Although the term big data has become mainstream in recent years, it has been used for a decade or more by scientists to simply describe very large amounts of data. Diebold (2003) defines big data as follows:
Big data refers to the explosion of quantity (and sometimes, quality) of available and potentially relevant data, largely the result of recent and unprecedented advances in data recording and storage technology.
It is hard to believe that this definition although only a decade or so old, bears little resemblance to what can be achieved today in terms of data collection. Devices such as smartphones and tablets in a cloud-computing environment allow users to use cloud-based services (such as software or social networks) and, in turn, data can be collected through these devices and stored elsewhere in the cloud. The result is vast potentially vast amount of data, which can be analysed for many purposes, including business decisions. Facebook has about a billion users, there are about 500 million tweets per day sent on Twitter and Google handles about 3 billion search queries per day. These vast uses of each of the mentioned websites/network generates hitherto unknown amounts of data, some of which may be useful, some of which may not. In an article for Forbes, Feinleib notes three issues with big data, which give a good insight into what it is, and the problems facing business:
1) big-data is ill-defined.. We are not sure what exactly big data is, but a Jevons Paradox seems to exist in the world of big data. As technology evolved to allow the storage and analysis of large volumes of data, more data is being stored and analysed by organisations.

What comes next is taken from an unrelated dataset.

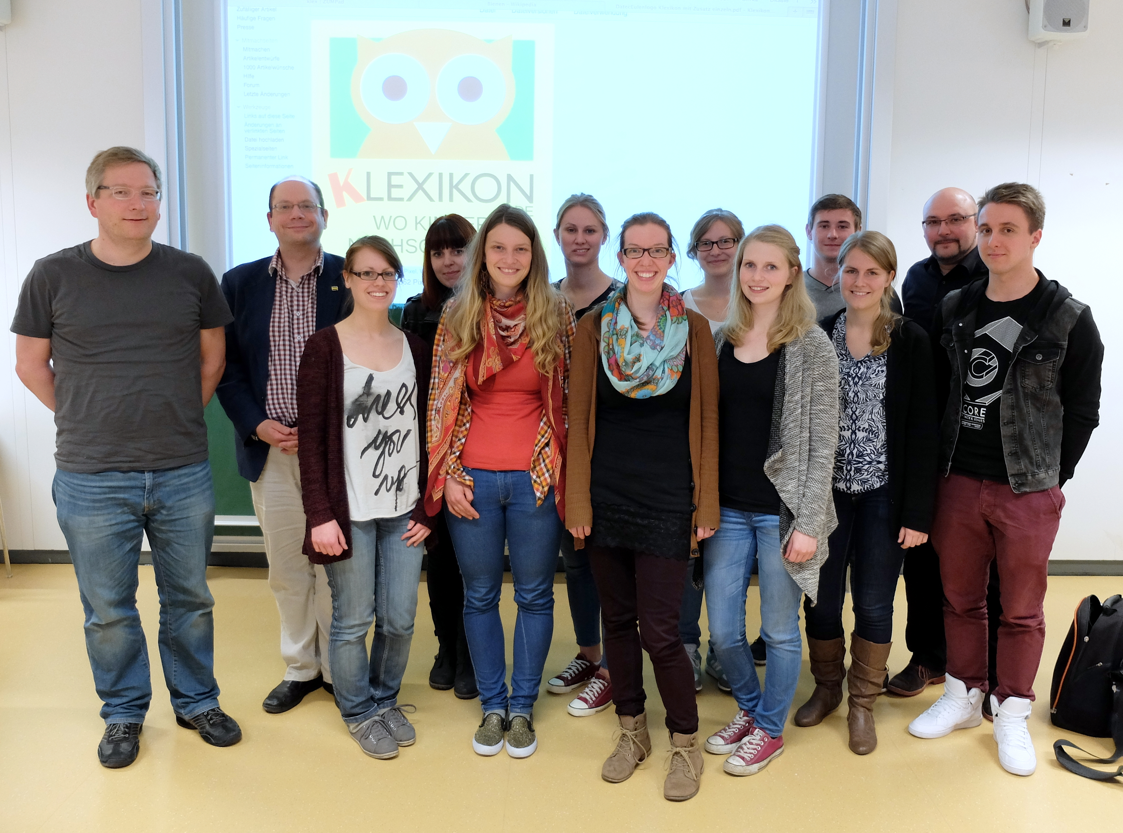 Ein Klexikon-Tag an der Technischen Universität Dortmund, mit Vortrag und Workshop. Siehe hier

2) big data is intimidating. He asks “how do we make big data approachable” from perspectives such as having tools to analyse data, to getting the right insights and information from the data.

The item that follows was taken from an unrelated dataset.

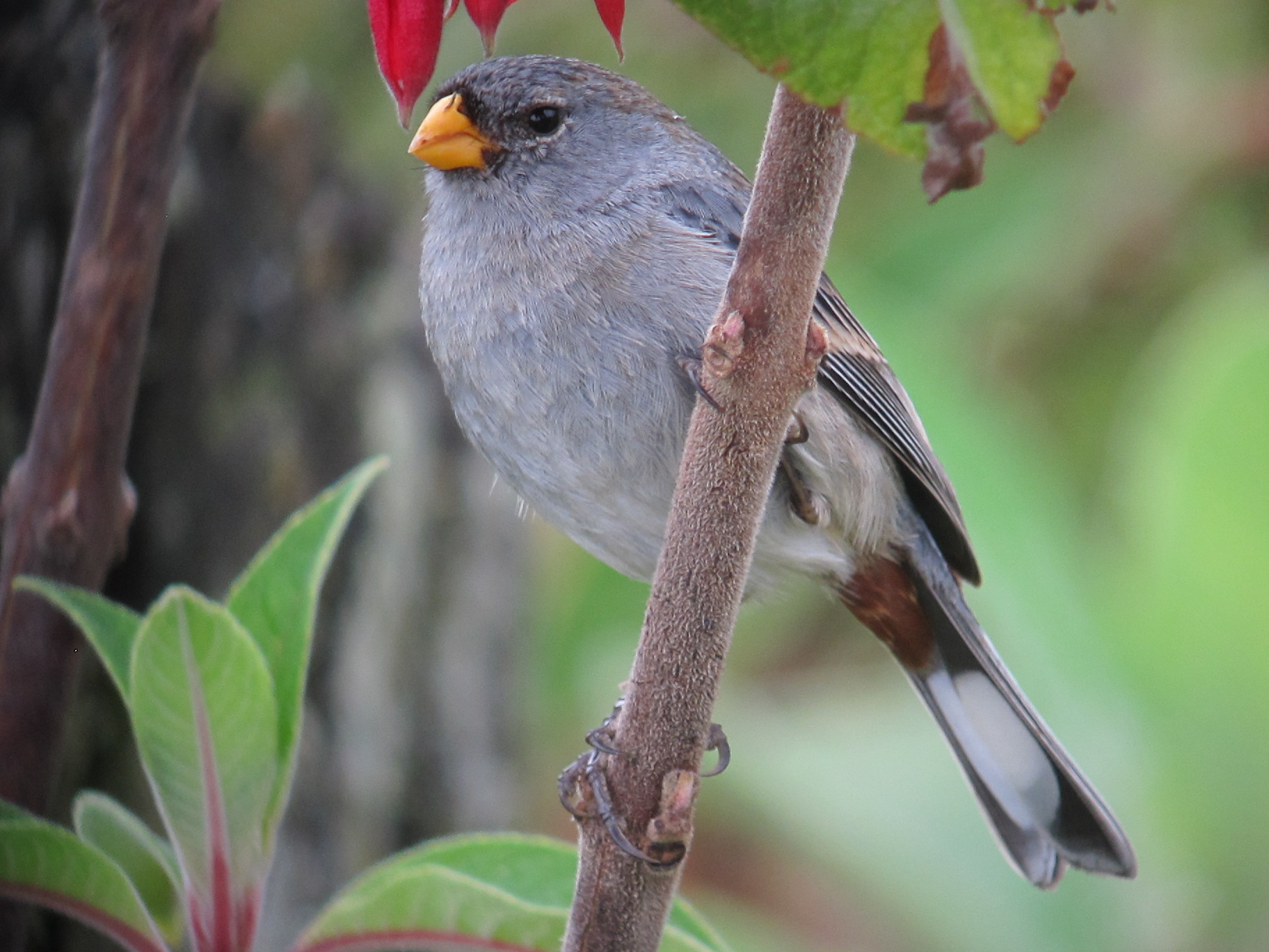 Guasca, Cundinamarca, Colombia

3) big data is immediate. Huge volumes of data are generated, but the analytical value of this data can decay rapidly. For example, in the near future companies like Google and Groupon may display adverts on mobile devices for businesses in the immediate proximity of a consumer – the time to analyse and act on this data could be a matter of minutes, or even seconds.
References:
Diebold, F. 2003, “ ‘Big Data’ Dynamic Factor Models for Macroeconomic Measurement and Forecasting” (Discussion of Reichlin and Watson papers), in M. Dewatripont, L.P. Hansen and S.Turnovsky (eds.), Advances in Economics and Econometrics, Eighth World Congress of the Econometric Society. Cambridge: Cambridge University Press, 115-122.